Use a VM with GPU Passthrough When

  • You need GPU acceleration but are running in a VM.
  • You trust the host machine and its operator.
  • The performance difference between CPU and GPU is significant for your workload (always the case for diffusion, often the case for large LLMs).
  • You accept that GPU memory is visible to the host.

VM-Specific Hardening

If you must run in a VM, apply these additional precautions:

  1. Disable clipboard sharing -- The appliance does this automatically by detecting and disabling VM clipboard agents (spice-vdagent, vmware-user, VBoxClient). Verify with:
systemctl status spice-vdagentd.service
# Should be "inactive" or "not found"
  1. Disable VM snapshots -- Or ensure you never snapshot while the vault is unlocked. Snapshots capture the full memory state, including decrypted vault contents.

  2. Isolate the VM -- Run the appliance VM on a dedicated host if possible. Co-located VMs can observe timing patterns from inference workloads.

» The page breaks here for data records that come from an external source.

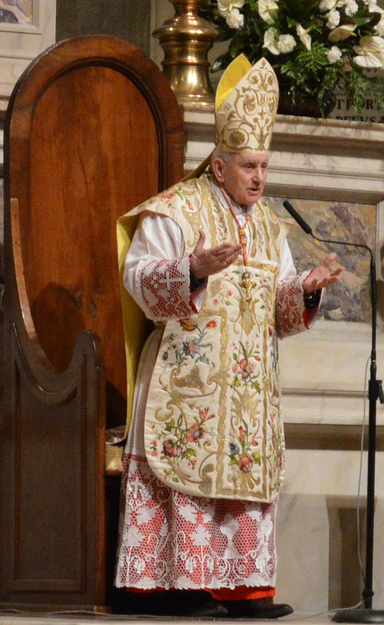 Il cardinal Ernest Simoni durante una Celebrazione eucaristica da lui presieduta nel duomo di Firenze.
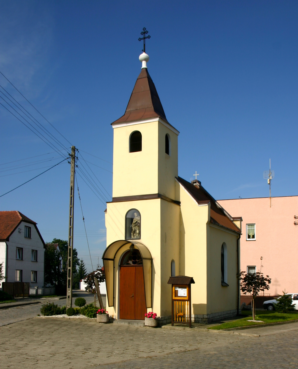 Mionów (dodatkowa nazwa w j. niem. Polnisch Müllmen) – wieś w Polsce położona w województwie opolskim, w w powiecie prudnickim, w gminie Głogówek.
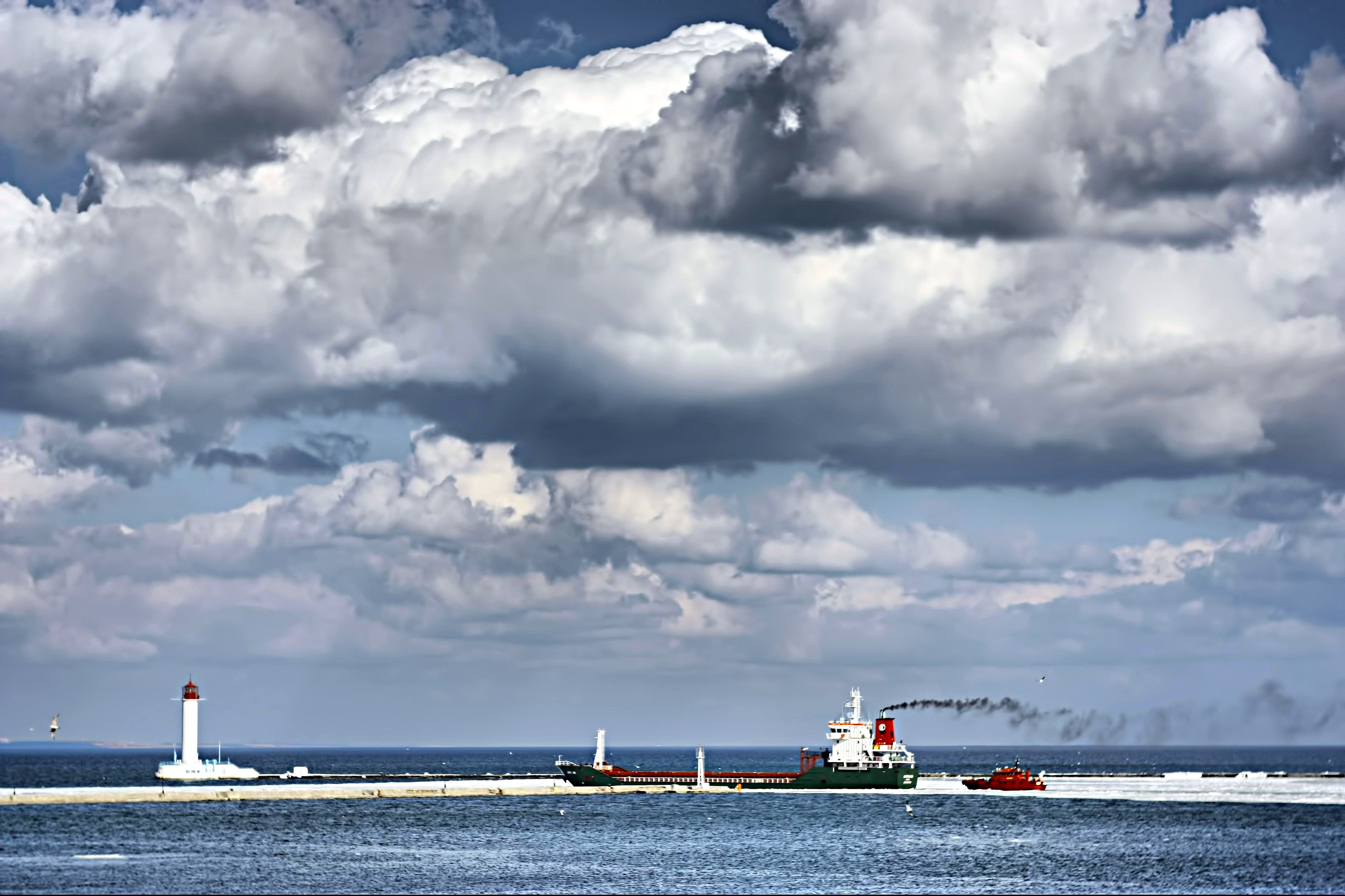 Воронцовський маяк, Одеса, Одеський морський торгівельний порт, Рейдовий мол
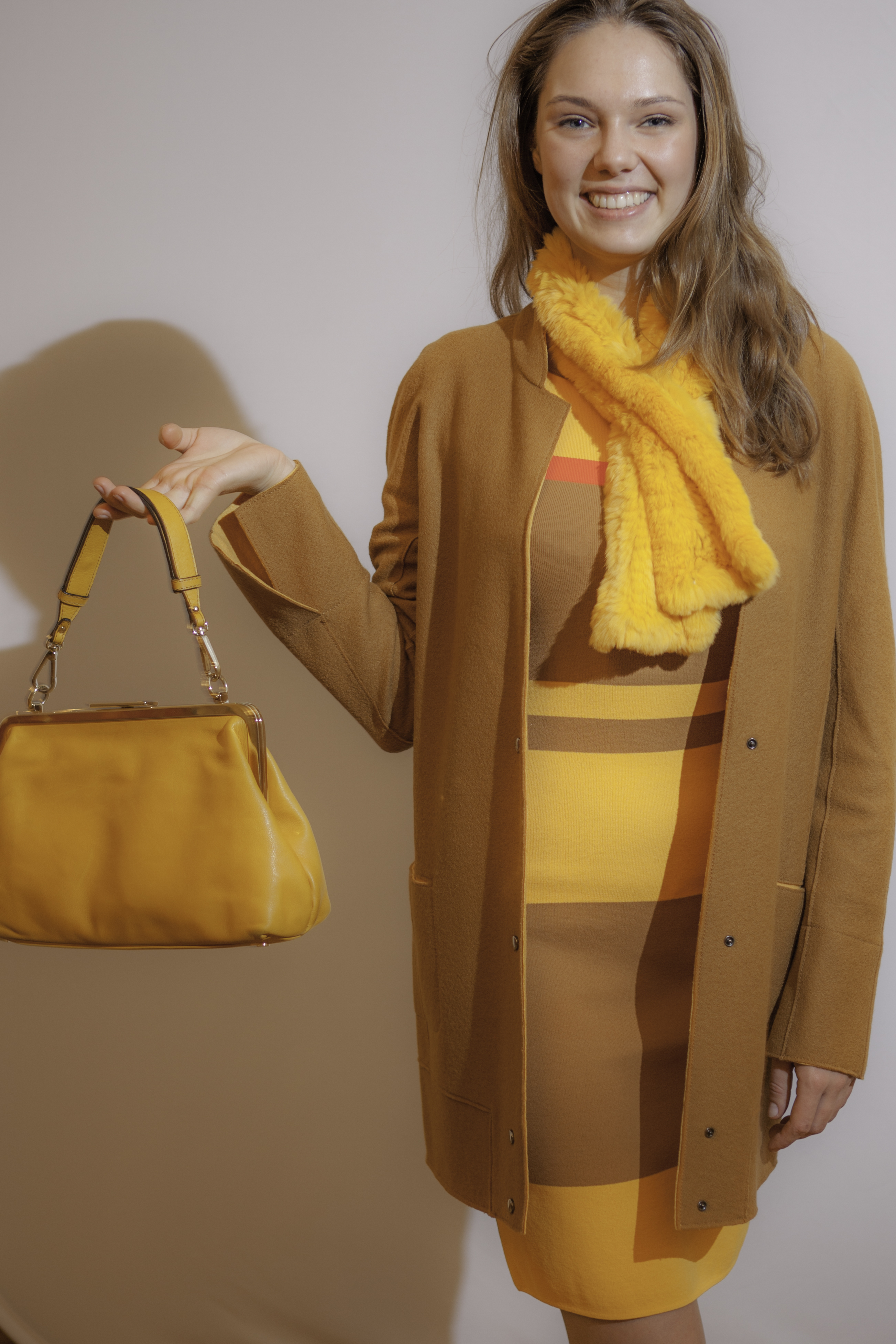 Yuliya

  3. Use virtio -- Use virtio drivers for disk and network. They are well-audited and performant.

  4. Disable shared folders -- Do not mount host directories into the VM.

  5. Use UEFI boot with vTPM -- If your hypervisor supports it (QEMU 6.0+, VMware Workstation 16+), enable UEFI boot and vTPM for measured boot. Note that vTPM is backed by the host, so the trust model is weaker than hardware TPM2.